The Kansas-Nebraska Act: Entrenching Popular Sovereignty and Inspiring Violence
Although neither the North nor the South were particularly pleased with the Compromise of 1850 (didn’t their mothers tell them that in a compromise no one really wins?), most seemed prepared to accept the concept of popular sovereignty, calming tensions for a time.
Then came Stephen Douglas in 1854. Seeking to help the United States achieve its “Manifest Destiny” (its divine right to control and “civilize” as much land as it possibly could) through the westward expansion. Douglas decided it was time to build a transcontinental railroad, an idea that had already been tossed around in Congress for several decades.
But being from the North, Douglas wanted this railroad to follow a Northern route and wanted Chicago, not St. Louis, as its main hub. This posed a challenge, as it would mean having to organize the territory that came from the Louisiana Purchase — involving the removal of Native Americans (that ever-pesky thorn in the side of expansionist Americans), establishing towns and military infrastructure, and preparing the territory to be admitted as a state.

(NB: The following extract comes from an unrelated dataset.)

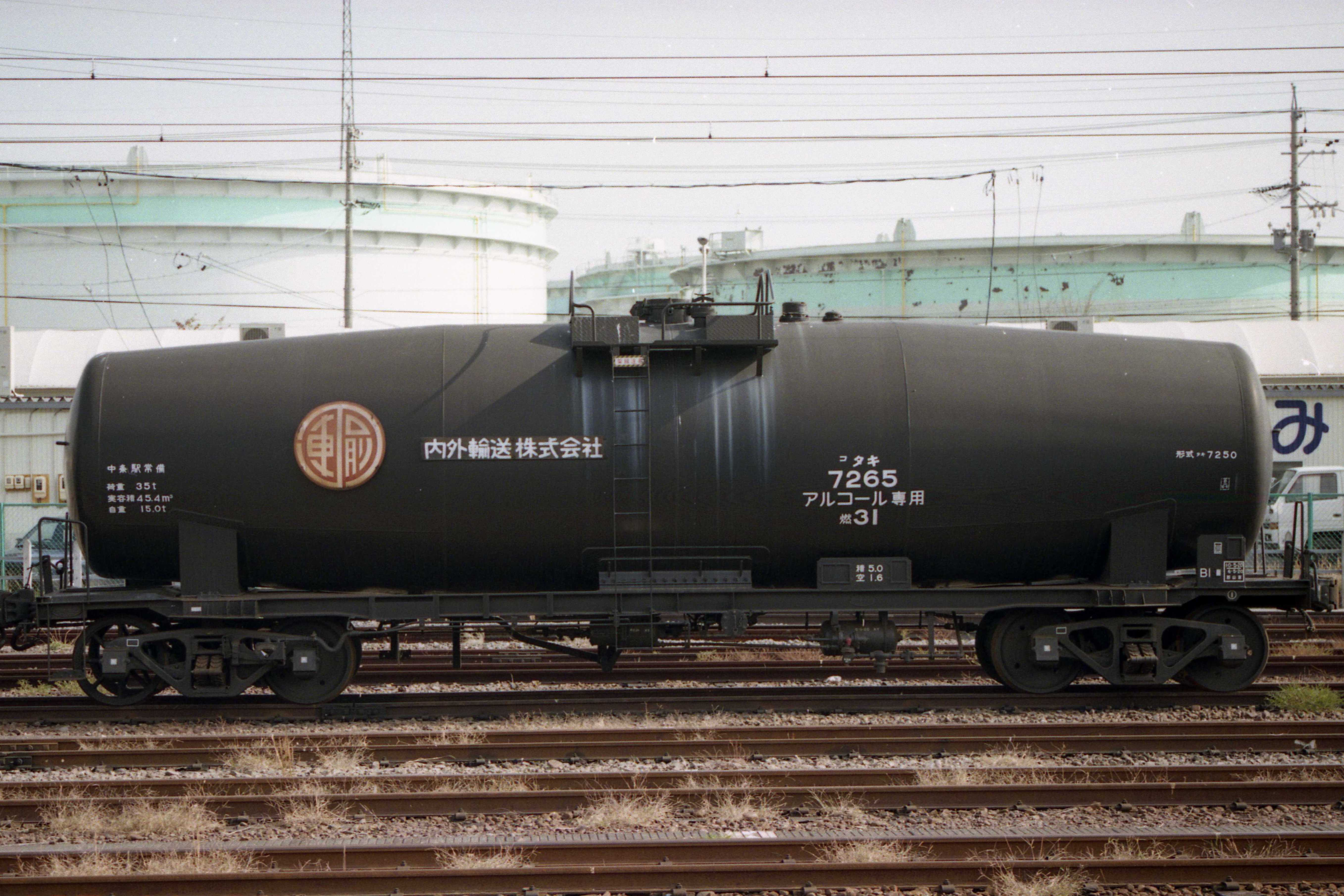 タキ7250形タキ7265。内外輸送所有。1995年11月23日、清水駅にて。

Which meant electing a territorial legislature to write a state constitution.
Which meant bringing up that big question, once again: Would it have slavery or not?
Knowing Southern Democrats would be incredibly displeased with his plan to run the railroad through the North, Douglas attempted to appease Southern Democrats and win the votes he needed for his bill. And he planned to do this by including in his bill— known as the Kansas-Nebraska Act — the repeal of the Missouri Compromise and the establishment of popular sovereignty as the means for answering the slavery question in these new territories.
This was huge.
The idea that slavery was now open in what the Missouri Compromise deemed a Northern territory was a huge win for the South. But, it wasn’t a guarantee — these new states would need to choose to have slavery. The Kansas territory, which was just north of slave-owning Missouri, presented an excellent opportunity for the South to gain ground in the fight between slave-owning and free states, as well as aid to secure the expansion of their precious, yet absolutely horrible, institution.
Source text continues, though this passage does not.